As soluções do lado da demanda ainda são ínfimas se comparadas às experiências internacionais. Obviamente há uma situação de ganha-ganha quando se propõe a expansão da oferta hídrica através de novas fontes de água. Tanto a empresa de saneamento que vai possuir mais e ganham as empresas que vão construir esses projetos, sem contar a visibilidade e política de obras de infraestrutura. Obras de saneamento e de gestão de demanda não possuem a mesma visibilidade de obras de infraestrutura como represas para novos sistemas de abastecimento. As experiências de outros países demonstram a impossibilidade de continuação desse modelo principalmente pelo aumento da complexidade da questão ao se incluir cada vez mais territórios adjacentes a bacia. Sendo assim, as soluções buscando a eficiência hídrica são muito mais eficientes e possuem custo benefício maior. No entanto como o cálculo das soluções apresentadas durante a crise hídrica é extremamente limitado, desconsiderando o real custo destas obras (em termos ecológicos e sociais), tais soluções possuem menor prioridade.

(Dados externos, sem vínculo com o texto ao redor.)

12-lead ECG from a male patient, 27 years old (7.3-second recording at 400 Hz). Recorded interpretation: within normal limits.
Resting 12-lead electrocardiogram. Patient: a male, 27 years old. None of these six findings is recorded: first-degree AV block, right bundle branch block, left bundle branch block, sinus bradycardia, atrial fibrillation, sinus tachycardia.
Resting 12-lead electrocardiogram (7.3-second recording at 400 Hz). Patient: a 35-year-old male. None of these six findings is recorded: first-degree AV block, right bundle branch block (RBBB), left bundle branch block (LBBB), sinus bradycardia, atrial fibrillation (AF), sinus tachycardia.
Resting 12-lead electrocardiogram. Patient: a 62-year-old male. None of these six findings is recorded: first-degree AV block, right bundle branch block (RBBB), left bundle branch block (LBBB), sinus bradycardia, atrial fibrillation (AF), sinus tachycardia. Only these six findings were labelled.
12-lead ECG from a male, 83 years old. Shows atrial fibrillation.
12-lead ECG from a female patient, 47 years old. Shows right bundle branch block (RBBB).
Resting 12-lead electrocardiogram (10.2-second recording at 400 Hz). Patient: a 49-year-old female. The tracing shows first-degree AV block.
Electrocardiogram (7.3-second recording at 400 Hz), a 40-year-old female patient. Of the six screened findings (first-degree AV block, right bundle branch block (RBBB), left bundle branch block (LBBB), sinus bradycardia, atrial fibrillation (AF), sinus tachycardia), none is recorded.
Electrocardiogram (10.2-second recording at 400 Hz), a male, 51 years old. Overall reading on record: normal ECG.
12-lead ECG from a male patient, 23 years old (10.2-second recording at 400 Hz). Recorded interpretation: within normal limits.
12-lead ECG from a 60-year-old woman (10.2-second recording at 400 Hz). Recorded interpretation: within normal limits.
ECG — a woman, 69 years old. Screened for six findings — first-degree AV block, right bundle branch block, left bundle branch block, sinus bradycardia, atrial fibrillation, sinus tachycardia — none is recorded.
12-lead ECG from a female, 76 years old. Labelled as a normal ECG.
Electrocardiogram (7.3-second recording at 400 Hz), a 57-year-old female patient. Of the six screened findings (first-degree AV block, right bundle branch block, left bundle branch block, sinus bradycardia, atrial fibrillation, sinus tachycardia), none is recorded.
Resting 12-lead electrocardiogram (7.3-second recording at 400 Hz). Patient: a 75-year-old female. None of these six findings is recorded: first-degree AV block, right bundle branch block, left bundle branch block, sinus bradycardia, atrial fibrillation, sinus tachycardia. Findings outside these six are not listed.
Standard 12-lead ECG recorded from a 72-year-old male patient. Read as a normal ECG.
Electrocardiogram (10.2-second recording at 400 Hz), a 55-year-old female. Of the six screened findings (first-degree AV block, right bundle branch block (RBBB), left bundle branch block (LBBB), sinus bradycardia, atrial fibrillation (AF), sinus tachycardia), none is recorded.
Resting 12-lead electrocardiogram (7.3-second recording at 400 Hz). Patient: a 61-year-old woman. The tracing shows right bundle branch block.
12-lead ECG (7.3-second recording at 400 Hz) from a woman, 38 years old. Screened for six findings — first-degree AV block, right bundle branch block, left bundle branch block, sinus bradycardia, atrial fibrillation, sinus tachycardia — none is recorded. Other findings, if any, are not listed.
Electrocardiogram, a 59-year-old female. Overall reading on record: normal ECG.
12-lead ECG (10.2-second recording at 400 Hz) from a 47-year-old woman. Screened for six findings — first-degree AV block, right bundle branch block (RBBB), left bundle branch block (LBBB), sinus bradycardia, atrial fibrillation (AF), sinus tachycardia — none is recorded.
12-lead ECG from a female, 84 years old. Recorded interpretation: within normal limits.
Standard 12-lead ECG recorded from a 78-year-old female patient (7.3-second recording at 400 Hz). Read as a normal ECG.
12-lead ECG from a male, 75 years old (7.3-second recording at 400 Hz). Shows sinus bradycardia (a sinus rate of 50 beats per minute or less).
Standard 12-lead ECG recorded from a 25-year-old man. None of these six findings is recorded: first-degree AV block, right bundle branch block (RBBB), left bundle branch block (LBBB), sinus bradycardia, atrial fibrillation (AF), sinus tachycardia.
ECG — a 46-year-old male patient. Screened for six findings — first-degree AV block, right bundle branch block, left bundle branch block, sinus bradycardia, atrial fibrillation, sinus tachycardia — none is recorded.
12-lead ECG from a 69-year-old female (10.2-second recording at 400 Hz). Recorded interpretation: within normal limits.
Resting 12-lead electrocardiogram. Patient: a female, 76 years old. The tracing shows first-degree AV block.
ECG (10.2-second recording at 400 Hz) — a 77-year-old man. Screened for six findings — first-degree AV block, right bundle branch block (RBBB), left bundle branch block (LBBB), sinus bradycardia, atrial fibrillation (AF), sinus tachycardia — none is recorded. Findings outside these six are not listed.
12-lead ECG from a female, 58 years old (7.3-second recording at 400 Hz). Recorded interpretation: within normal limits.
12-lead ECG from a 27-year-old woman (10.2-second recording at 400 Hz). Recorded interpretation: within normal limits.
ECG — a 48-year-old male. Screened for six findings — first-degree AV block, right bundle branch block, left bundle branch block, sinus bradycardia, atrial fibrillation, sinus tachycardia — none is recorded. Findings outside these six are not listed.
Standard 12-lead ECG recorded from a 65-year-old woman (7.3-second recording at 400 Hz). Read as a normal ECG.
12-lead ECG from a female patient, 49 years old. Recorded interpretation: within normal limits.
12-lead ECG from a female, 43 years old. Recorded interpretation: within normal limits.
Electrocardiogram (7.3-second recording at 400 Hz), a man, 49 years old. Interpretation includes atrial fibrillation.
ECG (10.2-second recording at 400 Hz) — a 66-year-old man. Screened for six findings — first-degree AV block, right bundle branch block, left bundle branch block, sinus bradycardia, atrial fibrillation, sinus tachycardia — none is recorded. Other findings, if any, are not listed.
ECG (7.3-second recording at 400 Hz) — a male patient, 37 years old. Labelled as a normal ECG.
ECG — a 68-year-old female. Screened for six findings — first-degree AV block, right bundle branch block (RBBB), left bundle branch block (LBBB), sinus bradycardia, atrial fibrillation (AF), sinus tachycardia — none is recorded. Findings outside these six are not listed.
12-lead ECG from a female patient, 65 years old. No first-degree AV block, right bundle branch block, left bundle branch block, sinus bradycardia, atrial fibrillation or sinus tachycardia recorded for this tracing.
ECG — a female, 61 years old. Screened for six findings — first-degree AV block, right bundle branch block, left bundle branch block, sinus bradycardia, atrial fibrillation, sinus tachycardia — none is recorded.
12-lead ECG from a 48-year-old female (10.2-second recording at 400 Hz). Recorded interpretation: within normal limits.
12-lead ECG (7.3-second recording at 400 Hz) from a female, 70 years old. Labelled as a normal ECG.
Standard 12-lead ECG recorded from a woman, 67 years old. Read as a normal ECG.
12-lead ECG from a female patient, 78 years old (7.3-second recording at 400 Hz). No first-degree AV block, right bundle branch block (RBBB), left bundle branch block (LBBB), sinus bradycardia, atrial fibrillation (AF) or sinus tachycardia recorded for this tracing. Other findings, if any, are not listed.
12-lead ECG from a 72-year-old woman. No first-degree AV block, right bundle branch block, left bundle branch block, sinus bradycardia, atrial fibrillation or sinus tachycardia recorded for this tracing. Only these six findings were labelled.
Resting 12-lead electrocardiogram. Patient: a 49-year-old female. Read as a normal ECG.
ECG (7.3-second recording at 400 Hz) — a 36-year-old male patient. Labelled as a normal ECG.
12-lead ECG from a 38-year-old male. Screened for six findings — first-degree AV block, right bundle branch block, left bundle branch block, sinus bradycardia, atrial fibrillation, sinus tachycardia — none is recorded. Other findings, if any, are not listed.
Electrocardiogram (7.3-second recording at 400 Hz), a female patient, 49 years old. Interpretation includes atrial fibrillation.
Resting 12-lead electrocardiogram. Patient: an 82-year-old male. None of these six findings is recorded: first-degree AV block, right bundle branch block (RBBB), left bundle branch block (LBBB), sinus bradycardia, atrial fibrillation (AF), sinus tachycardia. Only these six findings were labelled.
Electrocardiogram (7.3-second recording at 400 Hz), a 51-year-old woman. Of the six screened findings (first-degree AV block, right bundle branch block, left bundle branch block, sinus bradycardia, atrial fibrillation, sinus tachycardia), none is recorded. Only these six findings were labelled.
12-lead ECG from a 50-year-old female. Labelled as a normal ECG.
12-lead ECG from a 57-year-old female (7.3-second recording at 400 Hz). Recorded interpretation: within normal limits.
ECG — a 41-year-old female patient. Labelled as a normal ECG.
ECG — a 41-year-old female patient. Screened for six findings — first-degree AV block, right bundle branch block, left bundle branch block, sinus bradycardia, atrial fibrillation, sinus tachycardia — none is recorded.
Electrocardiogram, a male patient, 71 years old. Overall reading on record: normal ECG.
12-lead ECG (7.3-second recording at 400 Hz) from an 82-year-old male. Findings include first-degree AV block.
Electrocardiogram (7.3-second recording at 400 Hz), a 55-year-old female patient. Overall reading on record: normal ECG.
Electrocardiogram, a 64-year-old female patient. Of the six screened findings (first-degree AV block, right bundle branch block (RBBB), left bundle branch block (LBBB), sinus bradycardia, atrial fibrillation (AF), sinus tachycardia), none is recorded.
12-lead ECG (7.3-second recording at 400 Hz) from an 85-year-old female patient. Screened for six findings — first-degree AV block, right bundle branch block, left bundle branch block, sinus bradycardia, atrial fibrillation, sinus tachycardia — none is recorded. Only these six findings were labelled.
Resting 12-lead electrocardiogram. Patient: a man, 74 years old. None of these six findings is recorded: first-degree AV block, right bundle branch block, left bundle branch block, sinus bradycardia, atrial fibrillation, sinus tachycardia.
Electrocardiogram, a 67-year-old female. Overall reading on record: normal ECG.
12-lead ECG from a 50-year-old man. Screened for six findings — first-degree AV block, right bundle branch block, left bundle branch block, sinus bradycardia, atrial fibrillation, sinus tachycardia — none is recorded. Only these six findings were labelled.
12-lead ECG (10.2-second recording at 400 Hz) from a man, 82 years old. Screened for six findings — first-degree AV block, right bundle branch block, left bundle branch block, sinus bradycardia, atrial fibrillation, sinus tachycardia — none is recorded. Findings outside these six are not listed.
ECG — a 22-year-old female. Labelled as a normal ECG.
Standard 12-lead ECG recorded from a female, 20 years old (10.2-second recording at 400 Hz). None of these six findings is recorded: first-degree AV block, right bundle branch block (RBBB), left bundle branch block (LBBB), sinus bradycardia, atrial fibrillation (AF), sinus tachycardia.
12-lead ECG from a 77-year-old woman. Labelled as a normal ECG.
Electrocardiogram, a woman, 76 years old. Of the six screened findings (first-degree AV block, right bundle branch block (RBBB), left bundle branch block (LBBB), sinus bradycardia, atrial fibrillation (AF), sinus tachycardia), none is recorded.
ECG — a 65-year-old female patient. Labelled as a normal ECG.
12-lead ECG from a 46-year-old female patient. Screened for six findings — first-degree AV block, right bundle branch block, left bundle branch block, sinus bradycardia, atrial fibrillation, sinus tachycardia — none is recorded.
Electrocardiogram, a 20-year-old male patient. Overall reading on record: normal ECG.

Em suma, esta tese mostrou que não houve uma mudança fundamental na gestão dos recursos hídricos em São Paulo. As mudanças experimentadas e políticas foram simplesmente mudanças incrementais e de ajuste pequenos. Mesmo com a demanda da sociedade civil por mudanças mais profundas e drásticas devido à assimetria de poder e centralismo das decisões no poder do estado ainda não foi possível.